Dataset excerpt:
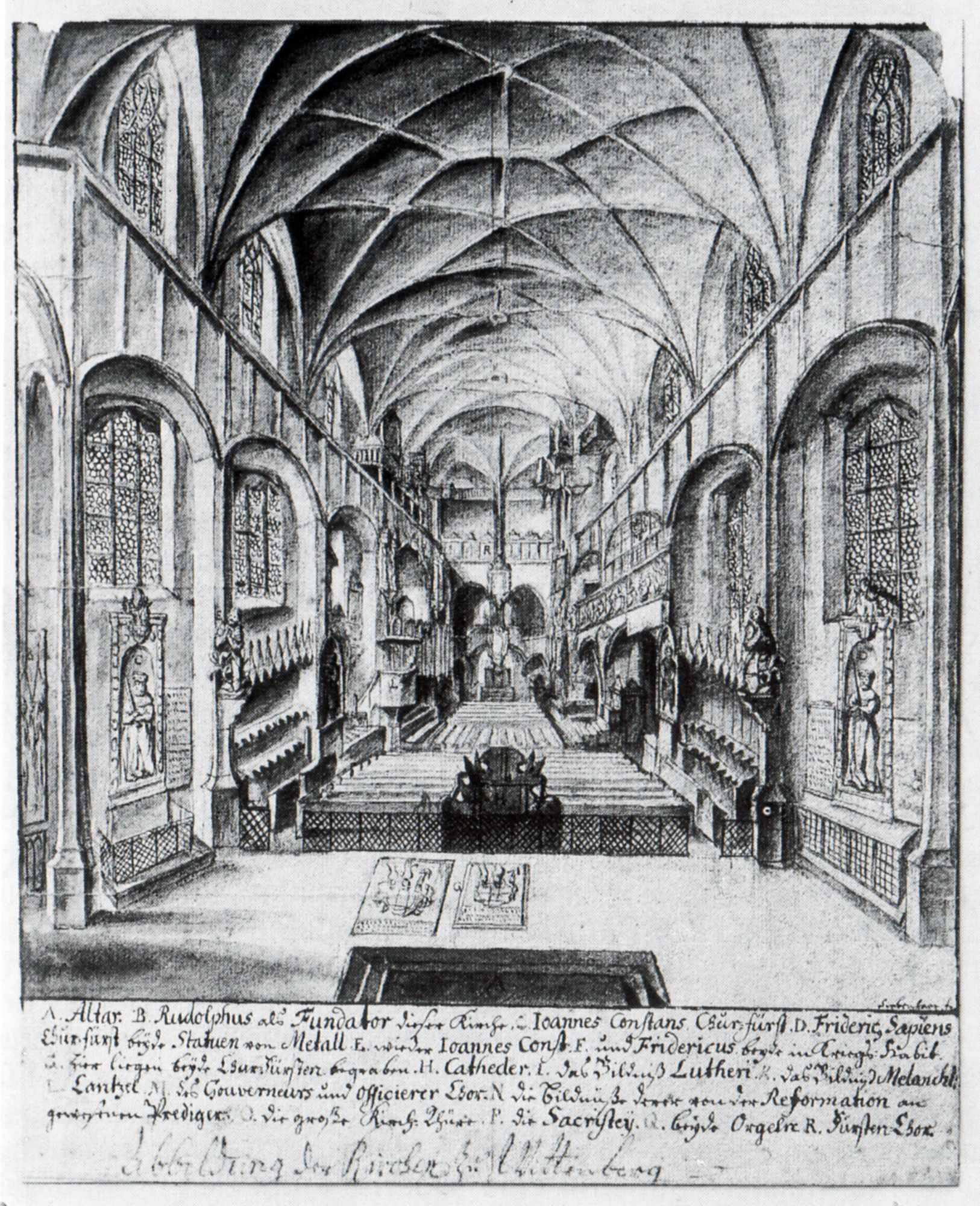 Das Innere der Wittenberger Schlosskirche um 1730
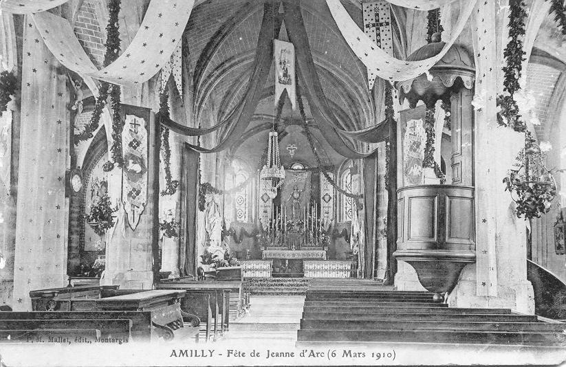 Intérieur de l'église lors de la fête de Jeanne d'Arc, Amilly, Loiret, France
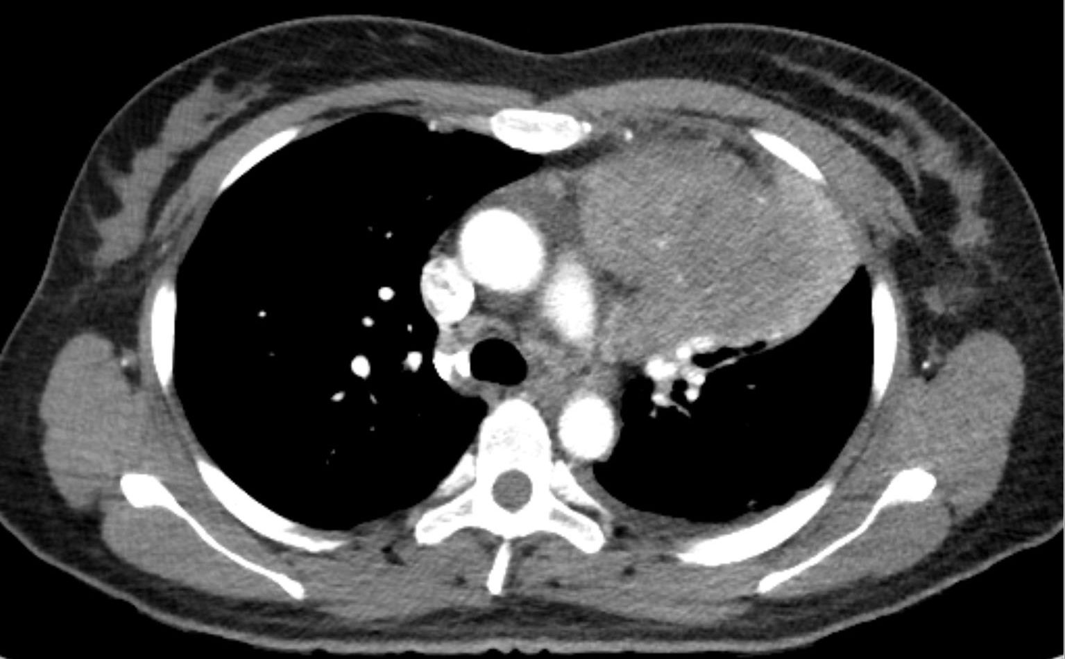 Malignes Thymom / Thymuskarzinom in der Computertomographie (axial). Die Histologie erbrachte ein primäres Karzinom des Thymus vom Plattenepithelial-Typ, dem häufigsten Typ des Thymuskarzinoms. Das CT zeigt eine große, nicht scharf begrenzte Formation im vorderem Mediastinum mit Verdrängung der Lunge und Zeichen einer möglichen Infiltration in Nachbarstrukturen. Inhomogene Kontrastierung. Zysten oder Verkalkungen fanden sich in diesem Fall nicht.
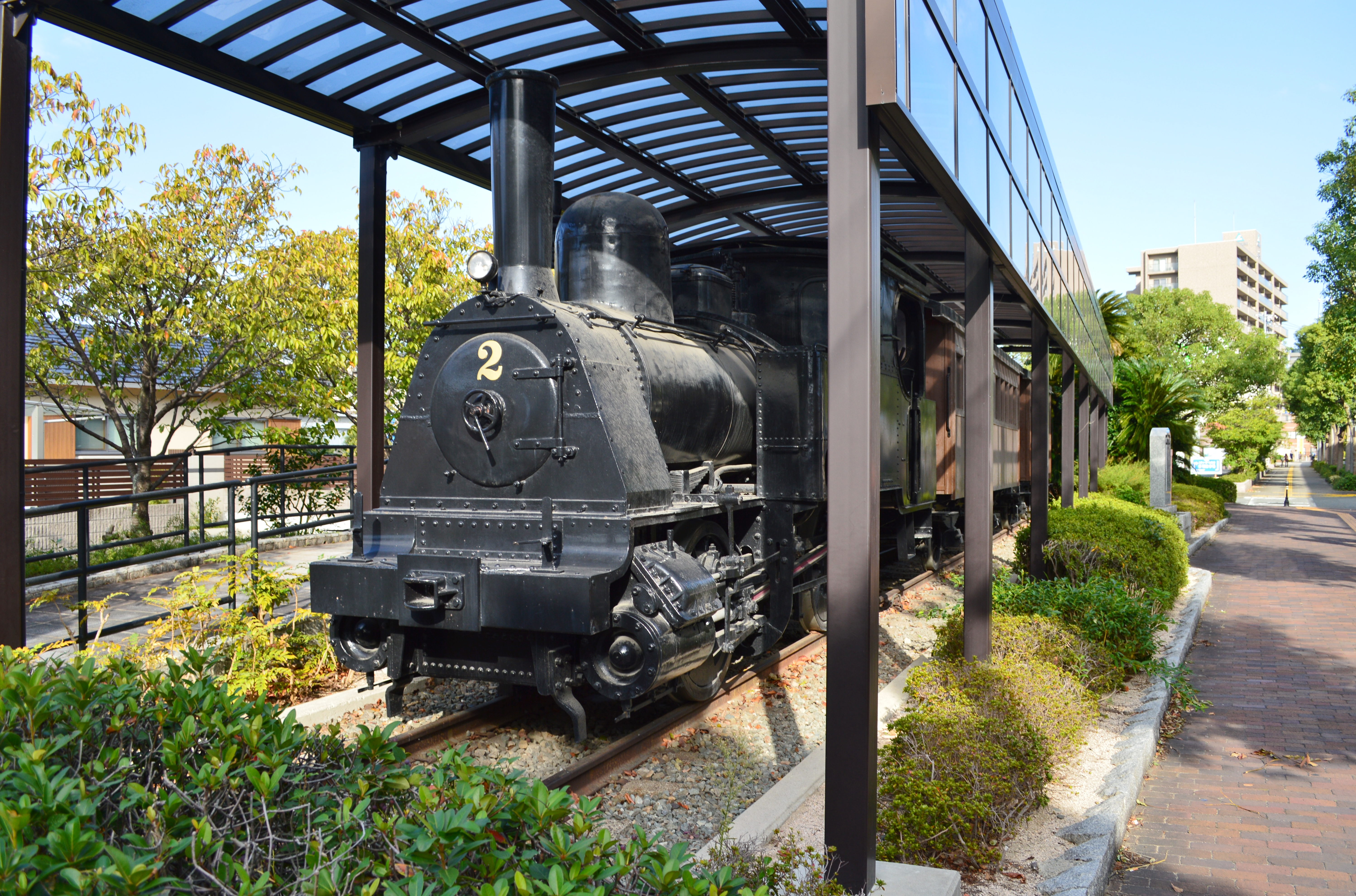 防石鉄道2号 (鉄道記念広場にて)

Task to complete:
Across the whole listing, reproduce each line verbatim and exclude every picture.

Answer for this exercise:
 Das Innere der Wittenberger Schlosskirche um 1730
 Intérieur de l'église lors de la fête de Jeanne d'Arc, Amilly, Loiret, France
 Malignes Thymom / Thymuskarzinom in der Computertomographie (axial). Die Histologie erbrachte ein primäres Karzinom des Thymus vom Plattenepithelial-Typ, dem häufigsten Typ des Thymuskarzinoms. Das CT zeigt eine große, nicht scharf begrenzte Formation im vorderem Mediastinum mit Verdrängung der Lunge und Zeichen einer möglichen Infiltration in Nachbarstrukturen. Inhomogene Kontrastierung. Zysten oder Verkalkungen fanden sich in diesem Fall nicht.
 防石鉄道2号 (鉄道記念広場にて)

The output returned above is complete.